Secessionist authorities in Tskhinvali have said that independence and then unification with the neighboring North Ossetian Republic in Russia is their ultimate goal.


Sanakoev said that the Tskhinvali-based authorities, under instruction from their “foreign supervisors,” try to thwart confidence-building and provoke hostilities between the two peoples.


“Our Ossetian children grow up in an environment of endless conflict, under constant stress and tension… They don’t know what is going on beyond the checkpoints… We are losing entire generations,” he said.


“I will not allow it! We should not allow it,” he added.


“This is our current challenge; this is our current goal: to create a new Ossetia, strong and delightful, free of violence: an Ossetia of free people.”


In his closing remarks, Sanakoev called on the Georgian authorities to implement a law on property restitution for the victims of the South Ossetian conflict, which was passed by the Georgian parliament in December 2006.


Parliamentary Chairperson Nino Burjanadze hailed Sanakoev’s speech as “emotional and sincere.”
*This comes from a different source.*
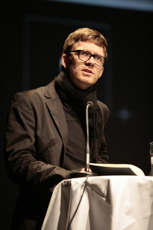 Tuomas Toivonen
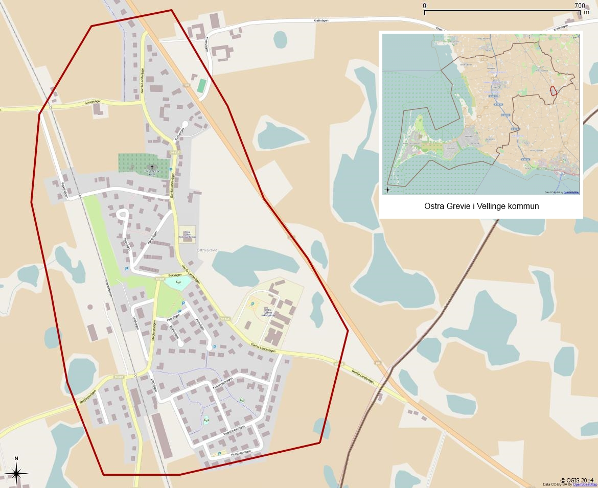 Tätorten Östra Grevies gränser 1990 enligt Atlas över rikets indelningar 1992.

“And this address gives us hope that we are really on the right path and that we will be able to fulfill our major task: to peacefully restore the country’s territorial integrity,” Burjanadze said.


The entire diplomatic corps, with the exception of Russian Ambassador Vyacheslav Kovalenko, was in Parliament to hear Sanakoev’s speech. Russia has repeatedly warned Tbilisi that the promotion of Sanakoev’s administration could shatter an already fragile situation in the region.